* Information provided *
* * *
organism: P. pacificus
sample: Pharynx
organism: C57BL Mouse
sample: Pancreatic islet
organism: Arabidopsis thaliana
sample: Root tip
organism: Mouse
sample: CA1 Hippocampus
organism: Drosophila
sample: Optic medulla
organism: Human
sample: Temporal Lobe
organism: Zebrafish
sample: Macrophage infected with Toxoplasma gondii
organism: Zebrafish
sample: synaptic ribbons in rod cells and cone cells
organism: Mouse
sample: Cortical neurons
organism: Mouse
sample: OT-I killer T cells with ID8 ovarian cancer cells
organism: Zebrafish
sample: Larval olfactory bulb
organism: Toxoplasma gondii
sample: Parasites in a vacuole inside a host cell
* * *
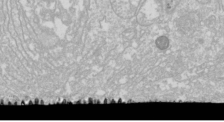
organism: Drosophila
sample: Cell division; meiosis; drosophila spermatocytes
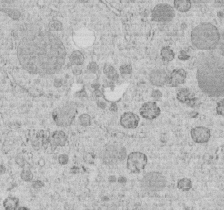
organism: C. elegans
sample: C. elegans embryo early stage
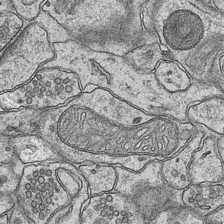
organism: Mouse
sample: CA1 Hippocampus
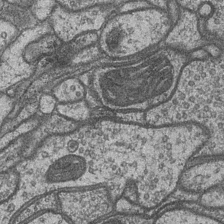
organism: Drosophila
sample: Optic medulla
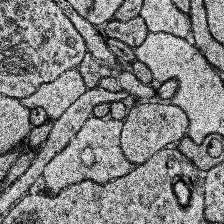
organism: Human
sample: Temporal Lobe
* * *
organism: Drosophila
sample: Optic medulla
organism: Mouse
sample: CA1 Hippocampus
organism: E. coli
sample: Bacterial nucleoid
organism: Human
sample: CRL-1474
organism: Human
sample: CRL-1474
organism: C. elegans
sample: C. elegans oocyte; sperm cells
* * *
* Task to carry out *
Only the lines above from the line with "organism: P. pacificus" to the line with "sample: Parasites in", those two lines included, should be reproduced exactly.

* Response area *
organism: P. pacificus
sample: Pharynx
organism: C57BL Mouse
sample: Pancreatic islet
organism: Arabidopsis thaliana
sample: Root tip
organism: Mouse
sample: CA1 Hippocampus
organism: Drosophila
sample: Optic medulla
organism: Human
sample: Temporal Lobe
organism: Zebrafish
sample: Macrophage infected with Toxoplasma gondii
organism: Zebrafish
sample: synaptic ribbons in rod cells and cone cells
organism: Mouse
sample: Cortical neurons
organism: Mouse
sample: OT-I killer T cells with ID8 ovarian cancer cells
organism: Zebrafish
sample: Larval olfactory bulb
organism: Toxoplasma gondii
sample: Parasites in a vacuole inside a host cell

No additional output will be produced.